By Peter Murphy
ABIDJAN, July 26 (Reuters) - Two
teams of United Nations peacekeepers in Ivory Coast have been blocked by
local villagers as they tried to reach a town where gunmen attacked security
forces over the weekend, a U.N. military source said on Tuesday.
A group of U.N. military observers accompanied by around 50 peacekeepers was blocked on the road to Agboville on Monday by a burning barricade while a second team of soldiers sent to help was stuck in another village, the source said.
"We have a team stuck in Petit Yapo and a team stuck in Gomon. The local population won't allow them through," the source said, referring to villages which lie around 20 km (12 miles) and 35 km (22 miles) south of Agboville.

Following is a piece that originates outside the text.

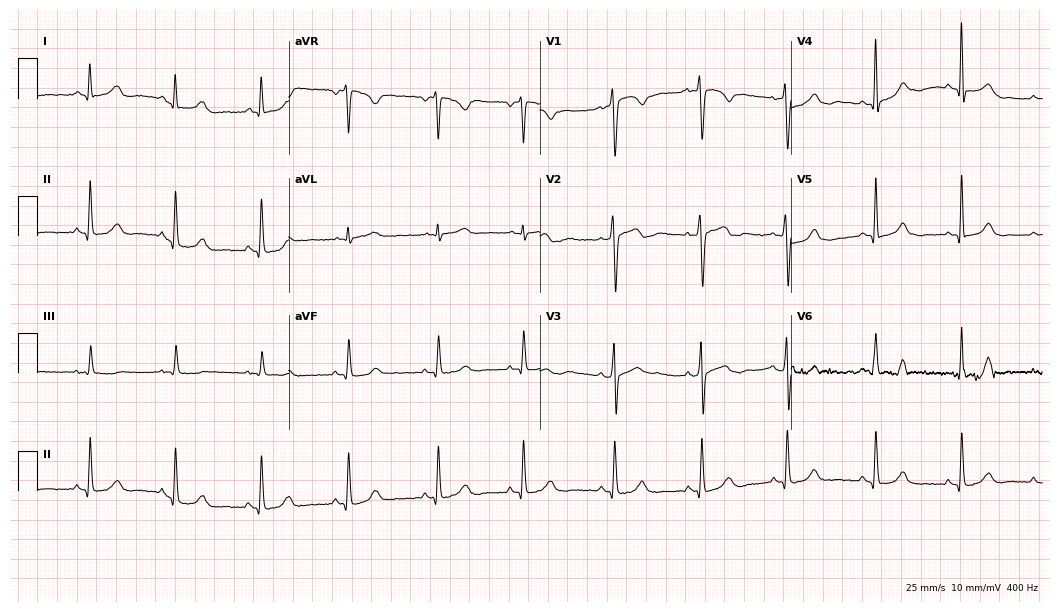
12-lead ECG (10.2-second recording at 400 Hz) from a female, 31 years old. Labelled as a normal ECG.

Unidentified gunmen attacked police and gendarmerie stations in the main city Abidjan and in Agboville on Sunday. Soldiers backed by tanks later regained control of the town, though up to 2,000 prisoners escaped in the chaos.
The United Nations has said it is determined to get to Agboville to see what happened. The U.N. source said a request for help from the Ivorian army had so far been denied but said the teams did not fear for their safety.
Ivory Coast's ruling party has blamed rebels, who have held the north of the country since a failed coup attempt against President Laurent Gbagbo in 2002, for Sunday's attacks. The rebels have said they have nothing to do with the violence.
The accusations underscored the deep mistrust between the two sides just as a hobbling peace process in the world's top cocoa grower enters a delicate stage, with rebels due to begin registration for a long-delayed disarmament scheme on July 31.
Some 10,000 French and U.N. peacekeepers patrol a buffer zone that splits the rebel north from the government-run south.
The Ivorian army has said at least 17 attackers were killed in Sunday's unrest while more than 30 gunmen were arrested and weapons, ammunition and military uniforms seized. Seven members of the security forces also died.
Agboville, which is in the government-run south of the country, was largely deserted late on Monday as government soldiers armed with rocket launchers patrolled among smashed up cars and went from door to door checking identity papers.
Groups of pro-government Young Patriots armed with machetes and rifles, their faces smeared with charcoal and palm leaves woven around their heads, set up checkpoints around the town. They said they had come out to fight the rebels.